Set down, please, exactly the lines below that run from the line with "140.7 | 154.73 |" to the line with "172.91 | 226.57 |", both lines included.
=== Given information ===
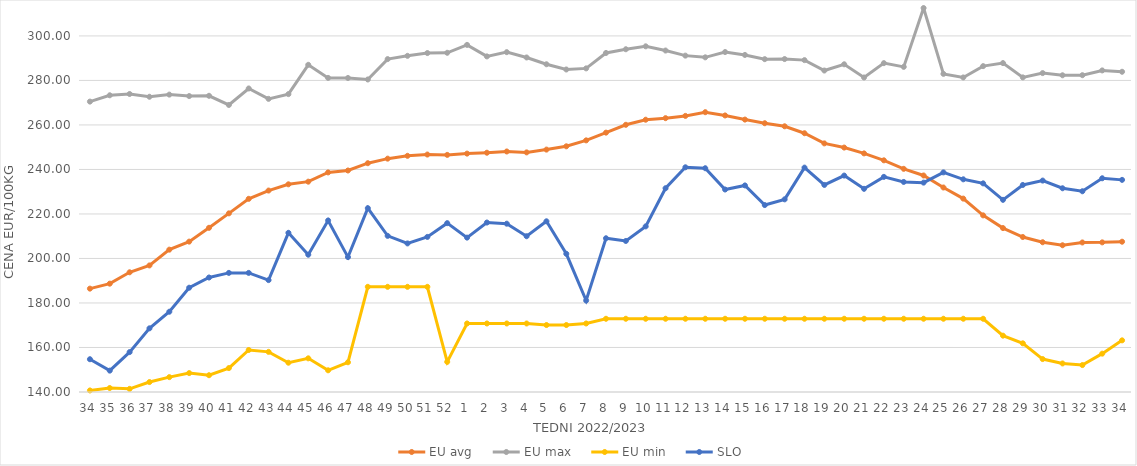
| Category | EU avg | EU max | EU min | SLO |
|---|---|---|---|---|
| 34.0 | 186.448 | 270.49 | 140.7 | 154.73 |
| 35.0 | 188.684 | 273.33 | 141.78 | 149.6 |
| 36.0 | 193.792 | 273.91 | 141.41 | 157.93 |
| 37.0 | 196.877 | 272.67 | 144.47 | 168.61 |
| 38.0 | 203.962 | 273.63 | 146.68 | 176.07 |
| 39.0 | 207.574 | 272.98 | 148.499 | 186.86 |
| 40.0 | 213.785 | 273.1 | 147.54 | 191.45 |
| 41.0 | 220.272 | 268.98 | 150.75 | 193.52 |
| 42.0 | 226.803 | 276.39 | 158.87 | 193.52 |
| 43.0 | 230.521 | 271.72 | 158.04 | 190.28 |
| 44.0 | 233.325 | 273.856 | 153.16 | 211.53 |
| 45.0 | 234.517 | 287.021 | 155.13 | 201.69 |
| 46.0 | 238.669 | 281.133 | 149.75 | 217.08 |
| 47.0 | 239.534 | 281.102 | 153.36 | 200.62 |
| 48.0 | 242.81 | 280.434 | 187.26 | 222.61 |
| 49.0 | 244.854 | 289.585 | 187.26 | 210.16 |
| 50.0 | 246.132 | 291.057 | 187.26 | 206.76 |
| 51.0 | 246.705 | 292.307 | 187.26 | 209.69 |
| 52.0 | 246.546 | 292.426 | 153.54 | 215.87 |
| 1.0 | 247.118 | 295.98 | 170.79 | 209.37 |
| 2.0 | 247.516 | 290.8 | 170.79 | 216.15 |
| 3.0 | 248.079 | 292.71 | 170.79 | 215.63 |
| 4.0 | 247.672 | 290.32 | 170.79 | 210 |
| 5.0 | 248.924 | 287.27 | 170.09 | 216.7 |
| 6.0 | 250.4 | 284.92 | 170.09 | 202.1 |
| 7.0 | 253.074 | 285.42 | 170.79 | 181.11 |
| 8.0 | 256.543 | 292.35 | 172.91 | 209.08 |
| 9.0 | 260.066 | 294.02 | 172.91 | 207.87 |
| 10.0 | 262.352 | 295.33 | 172.91 | 214.42 |
| 11.0 | 263.049 | 293.44 | 172.91 | 231.56 |
| 12.0 | 264.068 | 291.15 | 172.91 | 240.97 |
| 13.0 | 265.73 | 290.38 | 172.91 | 240.55 |
| 14.0 | 264.262 | 292.763 | 172.91 | 230.99 |
| 15.0 | 262.411 | 291.46 | 172.91 | 232.82 |
| 16.0 | 260.77 | 289.56 | 172.91 | 224 |
| 17.0 | 259.395 | 289.61 | 172.91 | 226.57 |
| 18.0 | 256.275 | 289.13 | 172.91 | 240.83 |
| 19.0 | 251.716 | 284.45 | 172.91 | 233.05 |
| 20.0 | 249.836 | 287.26 | 172.91 | 237.25 |
| 21.0 | 247.212 | 281.33 | 172.91 | 231.3 |
| 22.0 | 244.103 | 287.77 | 172.91 | 236.67 |
| 23.0 | 240.279 | 286.1 | 172.91 | 234.39 |
| 24.0 | 237.289 | 312.54 | 172.91 | 234.08 |
| 25.0 | 231.895 | 282.95 | 172.91 | 238.69 |
| 26.0 | 226.903 | 281.34 | 172.91 | 235.57 |
| 27.0 | 219.368 | 286.43 | 172.91 | 233.75 |
| 28.0 | 213.659 | 287.8 | 165.32 | 226.35 |
| 29.0 | 209.648 | 281.37 | 161.87 | 233.03 |
| 30.0 | 207.297 | 283.3 | 154.8 | 235 |
| 31.0 | 205.939 | 282.32 | 152.83 | 231.55 |
| 32.0 | 207.193 | 282.36 | 152.1 | 230.2 |
| 33.0 | 207.238 | 284.5 | 157.23 | 236.04 |
| 34.0 | 207.534 | 283.9 | 163.21 | 235.32 |
===
§ **Exercise solution**
| 34.0 | 186.448 | 270.49 | 140.7 | 154.73 |
| 35.0 | 188.684 | 273.33 | 141.78 | 149.6 |
| 36.0 | 193.792 | 273.91 | 141.41 | 157.93 |
| 37.0 | 196.877 | 272.67 | 144.47 | 168.61 |
| 38.0 | 203.962 | 273.63 | 146.68 | 176.07 |
| 39.0 | 207.574 | 272.98 | 148.499 | 186.86 |
| 40.0 | 213.785 | 273.1 | 147.54 | 191.45 |
| 41.0 | 220.272 | 268.98 | 150.75 | 193.52 |
| 42.0 | 226.803 | 276.39 | 158.87 | 193.52 |
| 43.0 | 230.521 | 271.72 | 158.04 | 190.28 |
| 44.0 | 233.325 | 273.856 | 153.16 | 211.53 |
| 45.0 | 234.517 | 287.021 | 155.13 | 201.69 |
| 46.0 | 238.669 | 281.133 | 149.75 | 217.08 |
| 47.0 | 239.534 | 281.102 | 153.36 | 200.62 |
| 48.0 | 242.81 | 280.434 | 187.26 | 222.61 |
| 49.0 | 244.854 | 289.585 | 187.26 | 210.16 |
| 50.0 | 246.132 | 291.057 | 187.26 | 206.76 |
| 51.0 | 246.705 | 292.307 | 187.26 | 209.69 |
| 52.0 | 246.546 | 292.426 | 153.54 | 215.87 |
| 1.0 | 247.118 | 295.98 | 170.79 | 209.37 |
| 2.0 | 247.516 | 290.8 | 170.79 | 216.15 |
| 3.0 | 248.079 | 292.71 | 170.79 | 215.63 |
| 4.0 | 247.672 | 290.32 | 170.79 | 210 |
| 5.0 | 248.924 | 287.27 | 170.09 | 216.7 |
| 6.0 | 250.4 | 284.92 | 170.09 | 202.1 |
| 7.0 | 253.074 | 285.42 | 170.79 | 181.11 |
| 8.0 | 256.543 | 292.35 | 172.91 | 209.08 |
| 9.0 | 260.066 | 294.02 | 172.91 | 207.87 |
| 10.0 | 262.352 | 295.33 | 172.91 | 214.42 |
| 11.0 | 263.049 | 293.44 | 172.91 | 231.56 |
| 12.0 | 264.068 | 291.15 | 172.91 | 240.97 |
| 13.0 | 265.73 | 290.38 | 172.91 | 240.55 |
| 14.0 | 264.262 | 292.763 | 172.91 | 230.99 |
| 15.0 | 262.411 | 291.46 | 172.91 | 232.82 |
| 16.0 | 260.77 | 289.56 | 172.91 | 224 |
| 17.0 | 259.395 | 289.61 | 172.91 | 226.57 |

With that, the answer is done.